# Steps and Pups



## TuckerV2015 (Sep 17, 2015)

This is my 3rd Viszla, and he is so advanced already, at 10 weeks wants to go down & up steps, which I have never allowed this early before, but I have a lot of steps, with multiple deck levels outside. He is about 80% housebroken already, and I am sure he is going to be a handful, and I restrict his up & down activity, but I keep forgetting to ask the vet. Most guides for puppy training are so off the mark, each pup is different. Any advice out there


----------



## gingerling (Jun 20, 2015)

I'm not sure what you're asking.

The issue with stairs is safety, at that age, he can easily fall off or in between the stairs. So, if you're careful and are there watching and guiding him, I don't see a problem.
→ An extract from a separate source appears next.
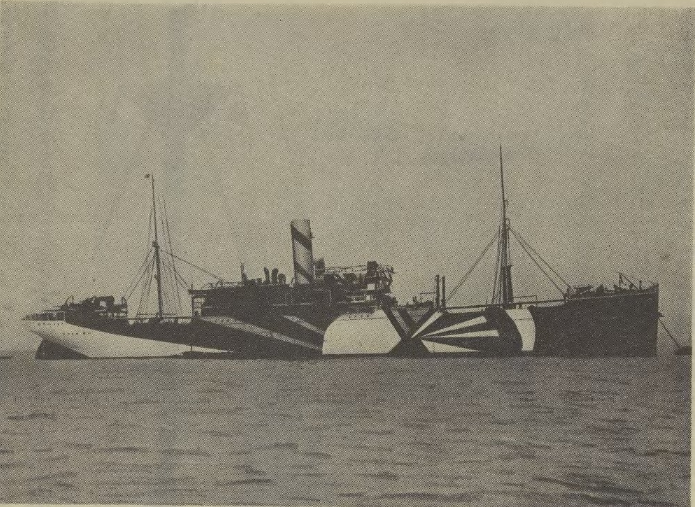 第一次世界大戦中に迷彩塗装を施された日本郵船の貨客船「平野丸」

Just supervise this and make sure it's a successful experience for him


----------



## einspänner (Sep 8, 2012)

A few stairs here or there are fine in my opinion, but it's probably better to carry him down a lot of them to protect his joints.


----------



## tknafox2 (Apr 2, 2013)

IMO... If they want to do it and are successful... More power to them...
MY pup... Fergy( who was a singleton) had no fear or intimidation about anything, and I just let him go where his heart desired. 
If you are worried about the impact of the steps, on the hips, and joints, I would only be concerned about launching off beds, or out of cars, a distance of over 2 feet, tiny pups should NOT jump off things, but if they are interested in exploring... and it is safe??? Let them to


----------